Exercise requirements
With no images included, output each entry below exactly as it appears.

Entries supplied

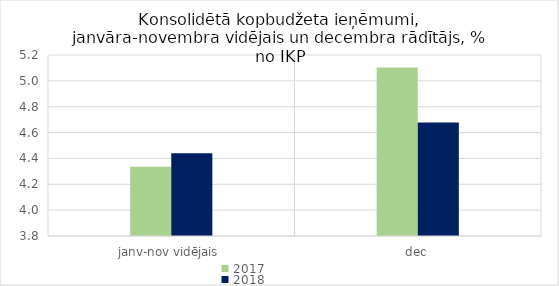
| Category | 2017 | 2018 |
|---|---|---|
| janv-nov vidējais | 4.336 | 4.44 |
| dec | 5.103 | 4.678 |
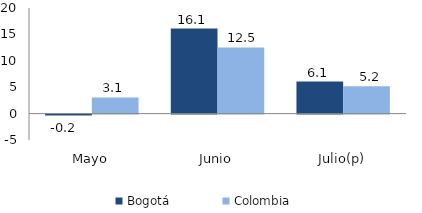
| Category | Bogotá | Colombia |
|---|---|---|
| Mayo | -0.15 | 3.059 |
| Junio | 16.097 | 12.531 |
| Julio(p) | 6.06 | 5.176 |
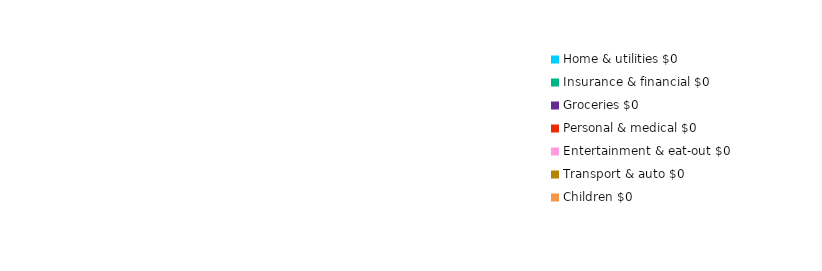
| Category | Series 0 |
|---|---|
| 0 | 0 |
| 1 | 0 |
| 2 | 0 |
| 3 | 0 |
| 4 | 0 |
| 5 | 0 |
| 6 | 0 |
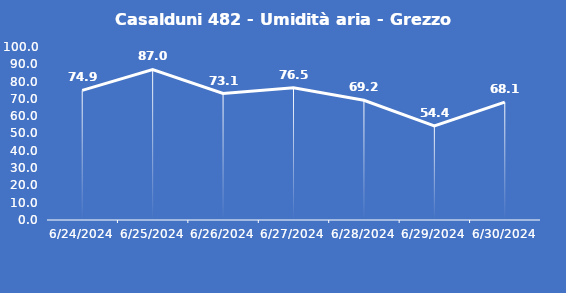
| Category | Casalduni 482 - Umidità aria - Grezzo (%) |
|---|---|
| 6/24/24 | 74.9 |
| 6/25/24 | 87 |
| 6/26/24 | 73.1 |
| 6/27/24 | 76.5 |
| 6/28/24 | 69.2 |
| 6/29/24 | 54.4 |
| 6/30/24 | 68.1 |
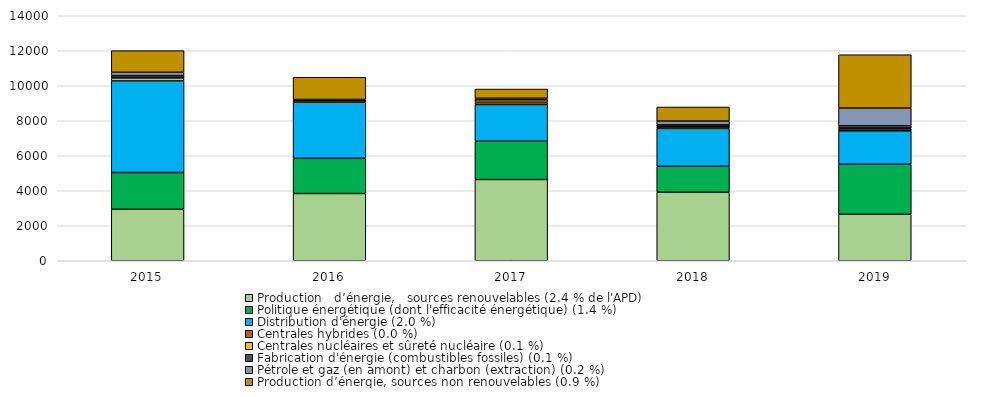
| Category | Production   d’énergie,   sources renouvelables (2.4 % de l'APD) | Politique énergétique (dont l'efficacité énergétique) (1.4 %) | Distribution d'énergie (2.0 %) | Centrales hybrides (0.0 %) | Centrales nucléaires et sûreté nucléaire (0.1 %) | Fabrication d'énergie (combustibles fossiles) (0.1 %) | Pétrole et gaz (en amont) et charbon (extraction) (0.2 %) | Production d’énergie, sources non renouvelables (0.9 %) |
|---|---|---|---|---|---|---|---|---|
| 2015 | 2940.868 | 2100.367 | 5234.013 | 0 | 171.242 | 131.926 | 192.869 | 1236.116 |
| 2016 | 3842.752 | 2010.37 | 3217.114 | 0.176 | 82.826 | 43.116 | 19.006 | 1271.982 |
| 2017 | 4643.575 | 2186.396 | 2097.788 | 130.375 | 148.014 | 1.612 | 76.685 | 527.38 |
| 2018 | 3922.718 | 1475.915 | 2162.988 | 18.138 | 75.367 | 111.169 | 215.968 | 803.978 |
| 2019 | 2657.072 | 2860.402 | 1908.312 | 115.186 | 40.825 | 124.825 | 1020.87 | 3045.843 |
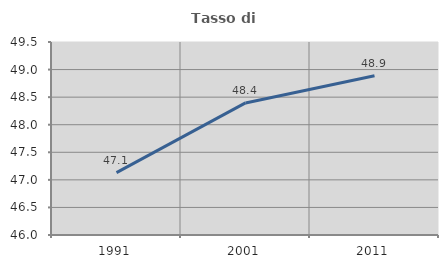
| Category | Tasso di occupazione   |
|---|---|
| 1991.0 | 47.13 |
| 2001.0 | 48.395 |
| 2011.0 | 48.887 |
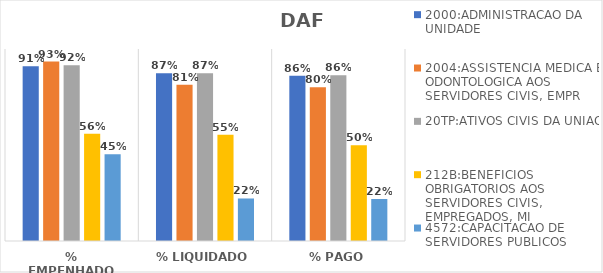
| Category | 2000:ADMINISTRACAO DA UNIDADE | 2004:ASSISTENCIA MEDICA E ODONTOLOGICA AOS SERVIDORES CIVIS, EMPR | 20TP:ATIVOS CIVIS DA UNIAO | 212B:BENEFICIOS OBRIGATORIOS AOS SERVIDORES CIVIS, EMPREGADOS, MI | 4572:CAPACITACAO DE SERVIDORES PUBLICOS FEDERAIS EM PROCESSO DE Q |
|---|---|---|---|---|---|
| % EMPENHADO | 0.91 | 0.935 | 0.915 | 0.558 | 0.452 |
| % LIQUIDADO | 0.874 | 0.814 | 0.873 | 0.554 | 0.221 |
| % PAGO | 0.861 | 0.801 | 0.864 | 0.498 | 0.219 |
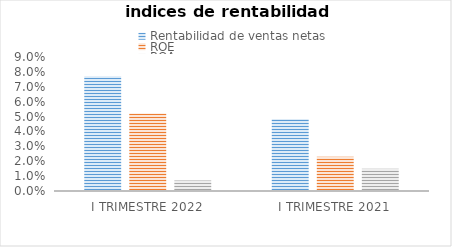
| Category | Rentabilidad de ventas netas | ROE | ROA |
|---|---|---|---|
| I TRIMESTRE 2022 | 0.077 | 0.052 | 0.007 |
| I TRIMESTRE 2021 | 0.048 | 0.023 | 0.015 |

Exercise response
| Category | 2017 | 2018 |
|---|---|---|
| janv-nov vidējais | 4.336 | 4.44 |
| dec | 5.103 | 4.678 |
| Category | Bogotá | Colombia |
|---|---|---|
| Mayo | -0.15 | 3.059 |
| Junio | 16.097 | 12.531 |
| Julio(p) | 6.06 | 5.176 |
| Category | Series 0 |
|---|---|
| 0 | 0 |
| 1 | 0 |
| 2 | 0 |
| 3 | 0 |
| 4 | 0 |
| 5 | 0 |
| 6 | 0 |
| Category | Casalduni 482 - Umidità aria - Grezzo (%) |
|---|---|
| 6/24/24 | 74.9 |
| 6/25/24 | 87 |
| 6/26/24 | 73.1 |
| 6/27/24 | 76.5 |
| 6/28/24 | 69.2 |
| 6/29/24 | 54.4 |
| 6/30/24 | 68.1 |
| Category | Production   d’énergie,   sources renouvelables (2.4 % de l'APD) | Politique énergétique (dont l'efficacité énergétique) (1.4 %) | Distribution d'énergie (2.0 %) | Centrales hybrides (0.0 %) | Centrales nucléaires et sûreté nucléaire (0.1 %) | Fabrication d'énergie (combustibles fossiles) (0.1 %) | Pétrole et gaz (en amont) et charbon (extraction) (0.2 %) | Production d’énergie, sources non renouvelables (0.9 %) |
|---|---|---|---|---|---|---|---|---|
| 2015 | 2940.868 | 2100.367 | 5234.013 | 0 | 171.242 | 131.926 | 192.869 | 1236.116 |
| 2016 | 3842.752 | 2010.37 | 3217.114 | 0.176 | 82.826 | 43.116 | 19.006 | 1271.982 |
| 2017 | 4643.575 | 2186.396 | 2097.788 | 130.375 | 148.014 | 1.612 | 76.685 | 527.38 |
| 2018 | 3922.718 | 1475.915 | 2162.988 | 18.138 | 75.367 | 111.169 | 215.968 | 803.978 |
| 2019 | 2657.072 | 2860.402 | 1908.312 | 115.186 | 40.825 | 124.825 | 1020.87 | 3045.843 |
| Category | Tasso di occupazione   |
|---|---|
| 1991.0 | 47.13 |
| 2001.0 | 48.395 |
| 2011.0 | 48.887 |
| Category | 2000:ADMINISTRACAO DA UNIDADE | 2004:ASSISTENCIA MEDICA E ODONTOLOGICA AOS SERVIDORES CIVIS, EMPR | 20TP:ATIVOS CIVIS DA UNIAO | 212B:BENEFICIOS OBRIGATORIOS AOS SERVIDORES CIVIS, EMPREGADOS, MI | 4572:CAPACITACAO DE SERVIDORES PUBLICOS FEDERAIS EM PROCESSO DE Q |
|---|---|---|---|---|---|
| % EMPENHADO | 0.91 | 0.935 | 0.915 | 0.558 | 0.452 |
| % LIQUIDADO | 0.874 | 0.814 | 0.873 | 0.554 | 0.221 |
| % PAGO | 0.861 | 0.801 | 0.864 | 0.498 | 0.219 |
| Category | Rentabilidad de ventas netas | ROE | ROA |
|---|---|---|---|
| I TRIMESTRE 2022 | 0.077 | 0.052 | 0.007 |
| I TRIMESTRE 2021 | 0.048 | 0.023 | 0.015 |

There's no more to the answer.